= Spaceway =

The Spaceway system was originally envisioned as a global K_{a}-band communications system by Hughes Electronics. When the project to build the system was taken over by Hughes Network Systems, a subsidiary of Hughes Electronics, it was transformed into a phased deployment initially only launching a North American satellite system. This is in comparison to other more ambitious systems such as Teledesic and Astrolink which retained their full global nature and which subsequently failed to complete their systems. Hughes Network Systems working with Hughes Electronics subsidiary Hughes Space and Communications (and subsequently sold to Boeing and called Boeing Satellite Systems and later the Boeing Satellite Development Center) completed and built the North American Spaceway system meant to provide broadband capabilities of up to 512 kbit/s, 2 Mbit/s, and 16 Mbit/s uplink data communication rates with fixed K_{a}-band satellite terminal antennas sized as small as 74 cm. The broadband Spaceway system was standardized by Telecommunications Industry Association and European Telecommunications Standards Institute (ETSI) as the Regenerative Satellite Mesh - A Air Interface.

After News Corp purchased a controlling interest in Hughes Electronics, the company sold off its controlling interest in Hughes Network Systems but retained Spaceway-1 and Spaceway-2 for use in the DirecTV satellite television subsidiary of Hughes Electronics. Boeing retrofitted the first two satellites for bent pipe K_{a}-band communications for use in high-definition television and disabled the regenerative on-board processing of the original system that was to be used for broadband satellite communications.

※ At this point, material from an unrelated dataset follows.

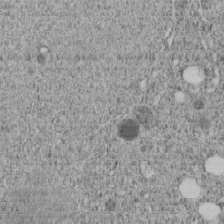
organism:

Despite statements to the contrary in the system's initial filings with the Federal Communications Commission, none of the three satellites have inter-satellite links connecting the satellites directly with each other in space.

Spaceway-1, Spaceway-2 and Spaceway-3 have been launched and Hughes Network Systems had an option to purchase and have Boeing build Spaceway-4.

Spaceway-1, after exceeding its design life by two and a half years, was decommissioned in February 2020 after suffering extensive thermal damage to its batteries in December 2019, forcing the satellite to be moved to a graveyard orbit to prevent the risk of it exploding.